---- The records

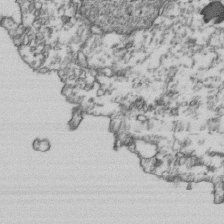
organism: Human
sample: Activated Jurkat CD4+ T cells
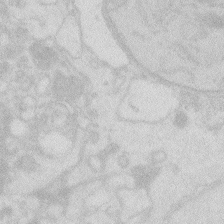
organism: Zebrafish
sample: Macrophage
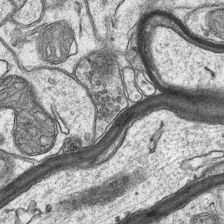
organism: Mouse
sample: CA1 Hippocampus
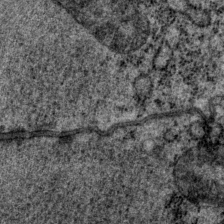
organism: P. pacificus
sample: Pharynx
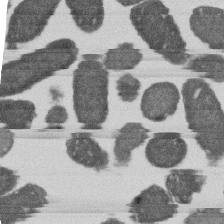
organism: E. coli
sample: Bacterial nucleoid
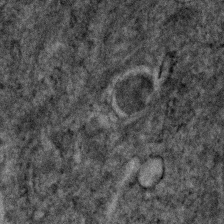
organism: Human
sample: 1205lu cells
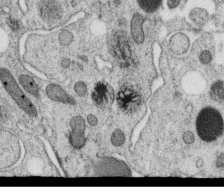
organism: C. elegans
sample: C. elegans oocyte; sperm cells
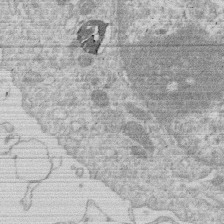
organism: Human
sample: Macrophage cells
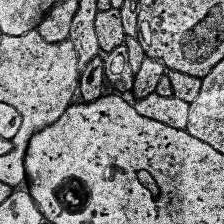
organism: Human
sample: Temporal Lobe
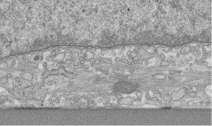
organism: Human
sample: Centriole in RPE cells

--------
---- The records

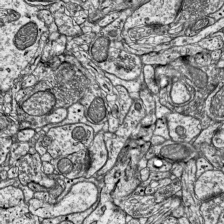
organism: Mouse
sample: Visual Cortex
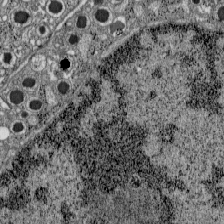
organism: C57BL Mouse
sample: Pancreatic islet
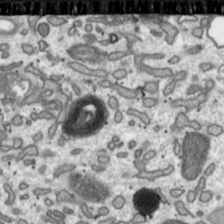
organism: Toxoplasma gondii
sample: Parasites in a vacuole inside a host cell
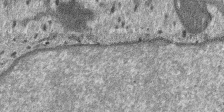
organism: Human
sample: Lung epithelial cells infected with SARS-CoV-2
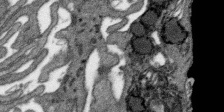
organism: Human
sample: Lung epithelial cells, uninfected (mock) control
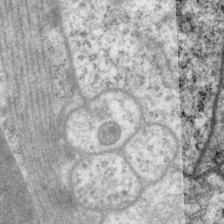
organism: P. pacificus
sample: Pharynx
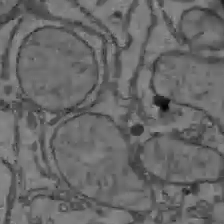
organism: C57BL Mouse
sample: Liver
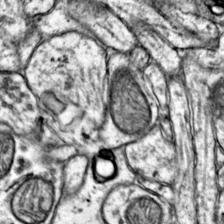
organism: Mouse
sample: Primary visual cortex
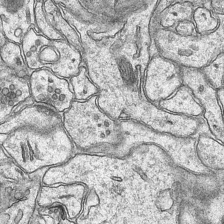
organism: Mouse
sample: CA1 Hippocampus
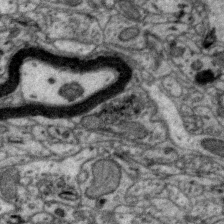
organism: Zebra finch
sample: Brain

--------

## Work to be completed:
For this exercise, return exactly the lines above from the line with "organism: Toxoplasma gondii" through the line with "sample: Brain", both included. Do not copy the pictures.

## Task result:
organism: Toxoplasma gondii
sample: Parasites in a vacuole inside a host cell
organism: Human
sample: Lung epithelial cells infected with SARS-CoV-2
organism: Human
sample: Lung epithelial cells, uninfected (mock) control
organism: P. pacificus
sample: Pharynx
organism: C57BL Mouse
sample: Liver
organism: Mouse
sample: Primary visual cortex
organism: Mouse
sample: CA1 Hippocampus
organism: Zebra finch
sample: Brain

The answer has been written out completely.